### DIRECTIONS
Your answer should hold each line of the material that contains the word "cells".
STORED DATA: Begin
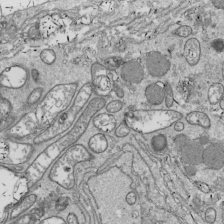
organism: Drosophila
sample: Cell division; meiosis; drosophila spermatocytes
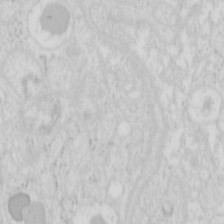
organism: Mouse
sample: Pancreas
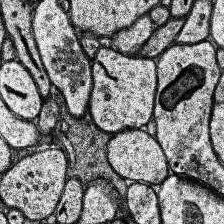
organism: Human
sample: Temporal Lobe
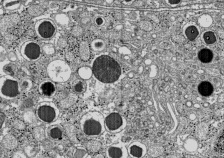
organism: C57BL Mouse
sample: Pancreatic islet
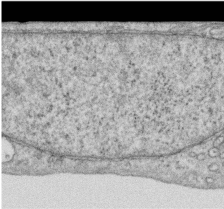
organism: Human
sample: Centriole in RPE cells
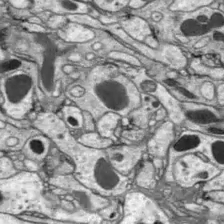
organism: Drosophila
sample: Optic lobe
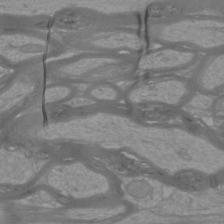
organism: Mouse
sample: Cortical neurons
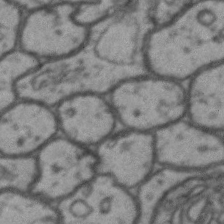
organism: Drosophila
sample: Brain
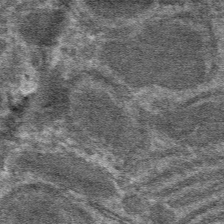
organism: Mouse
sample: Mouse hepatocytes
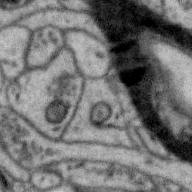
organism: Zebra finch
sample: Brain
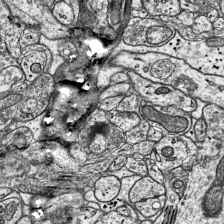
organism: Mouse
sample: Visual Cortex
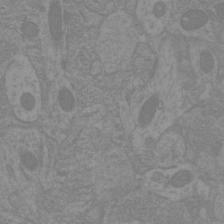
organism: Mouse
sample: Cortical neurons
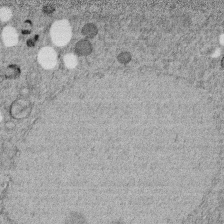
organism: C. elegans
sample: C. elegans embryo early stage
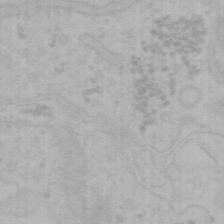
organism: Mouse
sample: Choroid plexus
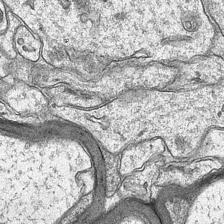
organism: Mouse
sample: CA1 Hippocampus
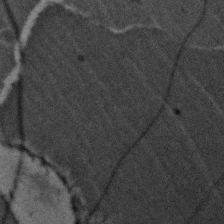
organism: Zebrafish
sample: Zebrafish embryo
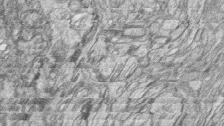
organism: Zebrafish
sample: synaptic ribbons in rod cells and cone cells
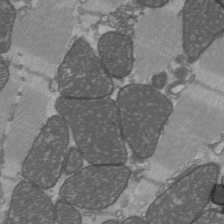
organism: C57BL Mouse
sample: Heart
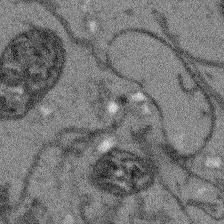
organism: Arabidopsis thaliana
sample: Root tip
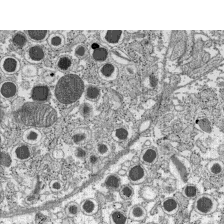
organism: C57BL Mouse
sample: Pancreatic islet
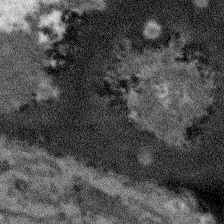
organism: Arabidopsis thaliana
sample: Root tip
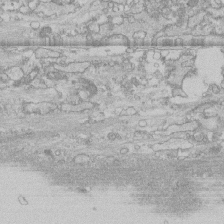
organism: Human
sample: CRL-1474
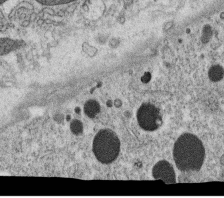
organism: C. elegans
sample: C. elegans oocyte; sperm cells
STORED DATA: End
STORED DATA: Begin
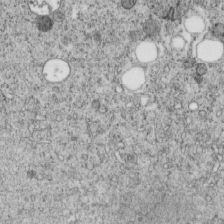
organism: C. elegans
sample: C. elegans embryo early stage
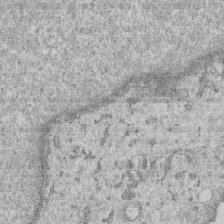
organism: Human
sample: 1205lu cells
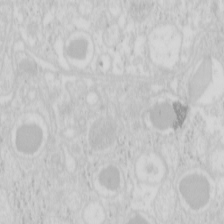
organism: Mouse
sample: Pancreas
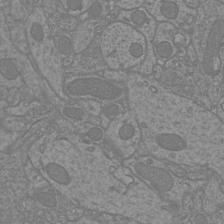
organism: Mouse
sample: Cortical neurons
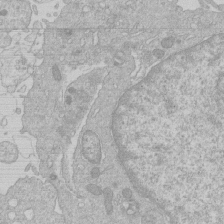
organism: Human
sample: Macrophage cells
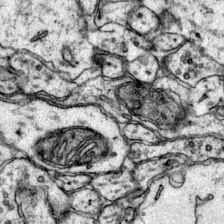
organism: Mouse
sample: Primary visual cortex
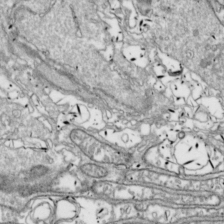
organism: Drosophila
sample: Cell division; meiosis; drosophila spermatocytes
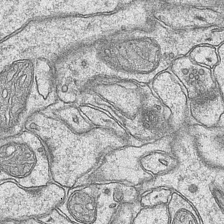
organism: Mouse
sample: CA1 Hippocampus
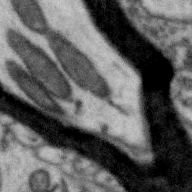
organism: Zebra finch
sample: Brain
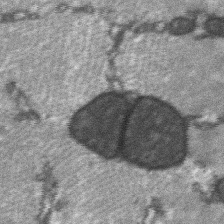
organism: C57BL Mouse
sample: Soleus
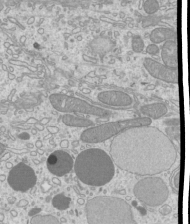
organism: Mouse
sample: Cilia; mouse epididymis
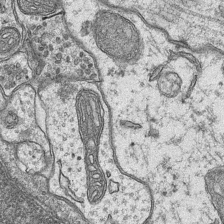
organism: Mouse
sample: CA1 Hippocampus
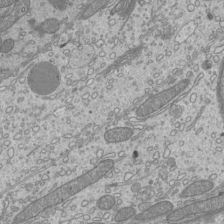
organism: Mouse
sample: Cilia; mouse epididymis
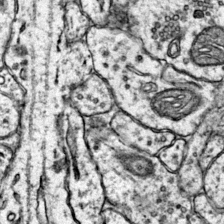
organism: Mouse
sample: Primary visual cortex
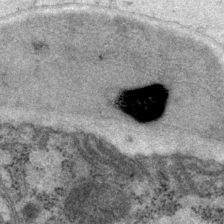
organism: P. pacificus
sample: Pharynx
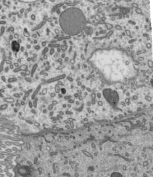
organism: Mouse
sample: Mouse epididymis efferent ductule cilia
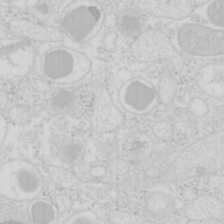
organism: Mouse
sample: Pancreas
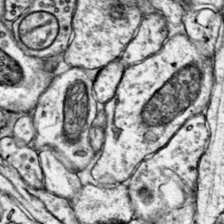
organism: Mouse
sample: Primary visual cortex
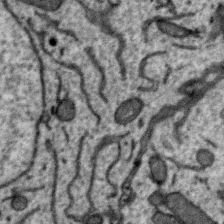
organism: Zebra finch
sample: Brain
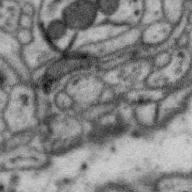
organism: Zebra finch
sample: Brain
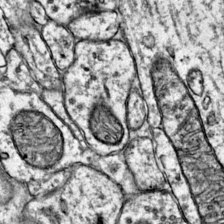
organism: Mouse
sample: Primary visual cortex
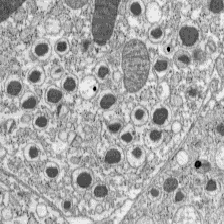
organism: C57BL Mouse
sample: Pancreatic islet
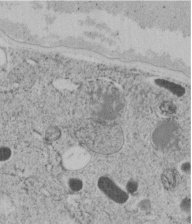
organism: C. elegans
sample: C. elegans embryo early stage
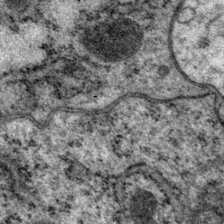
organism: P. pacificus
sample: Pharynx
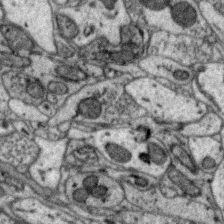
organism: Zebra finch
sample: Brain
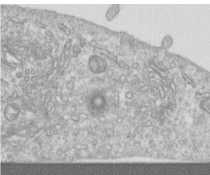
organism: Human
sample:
STORED DATA: End
### TASK RESULT
sample: Centriole in RPE cells
sample: synaptic ribbons in rod cells and cone cells
sample: C. elegans oocyte; sperm cells
sample: 1205lu cells
sample: Macrophage cells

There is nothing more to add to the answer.